国立演芸場7月上席(7/7)
ネットの時代になってから、寄席に行くにも事前に番組表をチェックしてからという習慣が身についてしまった。
でも本来の寄席というのはそういうものじゃない、という分けで今回は久々にフラリと七夕の国立演芸場に向かう。

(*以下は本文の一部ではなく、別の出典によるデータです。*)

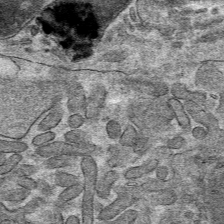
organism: Mouse
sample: Mouse hepatocytes
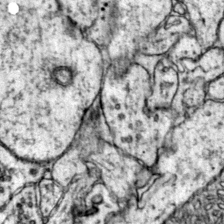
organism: Mouse
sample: Primary visual cortex

7月上席は新真打の昇進披露公演で、この日は小柳枝門下の春風亭鹿の子がトリをつとめる。
< 番 組 >
前座・春風亭昇也「子ほめ」
春風亭笑好「ぜんざい公社」
春風亭柳太郎「新作(タイトル不明)」
ナイツ「漫才」
三笑亭夢之助「宗論」
春風亭小柳枝「青菜」
~仲入り~
真打昇進披露口上
春風亭柳好「悋気の独楽」
三遊亭小遊三「やかん」
北見マキ「奇術」
春風亭鹿の子「抜け雀」
中トリの小柳枝「青菜」、何度聴いても良い。このネタは、現役では小柳枝がベストだ。
短い噺だが、場面が二つ、登場人物は5人。
最初の場面は、植栽が行われた家の庭先で、ここでは暑い季節の中の涼感をいかに出すかがカギ。

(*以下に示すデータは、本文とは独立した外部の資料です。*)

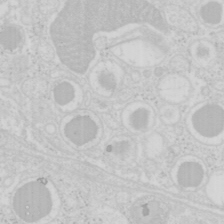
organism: Mouse
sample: Pancreas
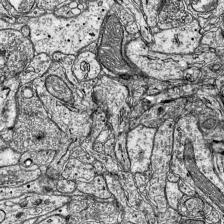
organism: Mouse
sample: Visual Cortex
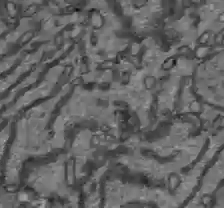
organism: C57BL Mouse
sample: Liver
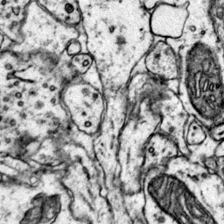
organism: Mouse
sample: Primary visual cortex
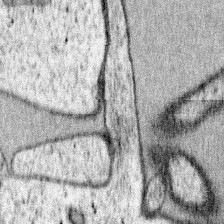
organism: Human
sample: HeLa cells
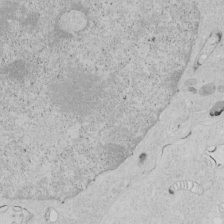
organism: Human
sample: Mitochondria in HCT116 cells
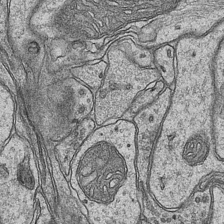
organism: Mouse
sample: CA1 Hippocampus
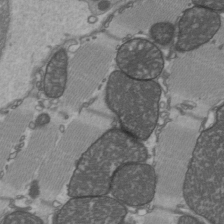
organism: C57BL Mouse
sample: Heart
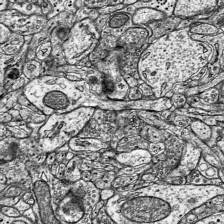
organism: Mouse
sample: Visual Cortex
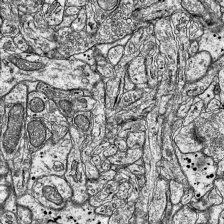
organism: Mouse
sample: Visual Cortex
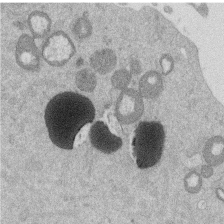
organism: Mouse
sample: Dividing mouse embryo 1 cell stage
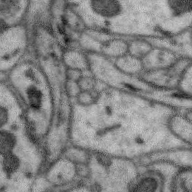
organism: Zebra finch
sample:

家の主人が植木屋の水の打ち方を誉める場面と、植木屋が勧められるままに冷たい酒と鯉のあらいをご馳走になる動作で、涼しさを表現する。
特に大事なのは、いかにも風流人たる主人の描写で、奥様と同様にセリフや所作に品と風格が必要だ。
その対照的人物である植木屋職人との会話で、二人のセリフのリズムの切り替えが重要。
後半の植木屋の住まいの場面では、一転して暑苦しさの演出になる。
ここの女房は、その存在自体が暑苦しいと感じさせる。
訪ねてくる大工との会話では、すっかり主人に染まった植木屋との珍妙なヤリトリ。
押入れからの女房の飛び出し方。
それらいずれを採っても、季節感が溢れるマクラと共に小柳枝の演出は完成度が高い。
「青菜」が聴けただけでも満足だった。
漫才のナイツは面白かった。
ボケとツッコミの間が良い。
最近の東京の若手漫才師たちは揃って確実に進歩していて、楽しみだ。
鹿の子「抜け雀」、落語界ただ一人のママさん真打とのこと。
なかなかしっかりとした喋りで悪くなかったが、このネタを女性の声で演じるという不自然さは、いかんともし難い。
やはり女流落語家はハンディがある。
若手二人は初見だったが、つまらなかった。
普段からこんな風なのだろうか。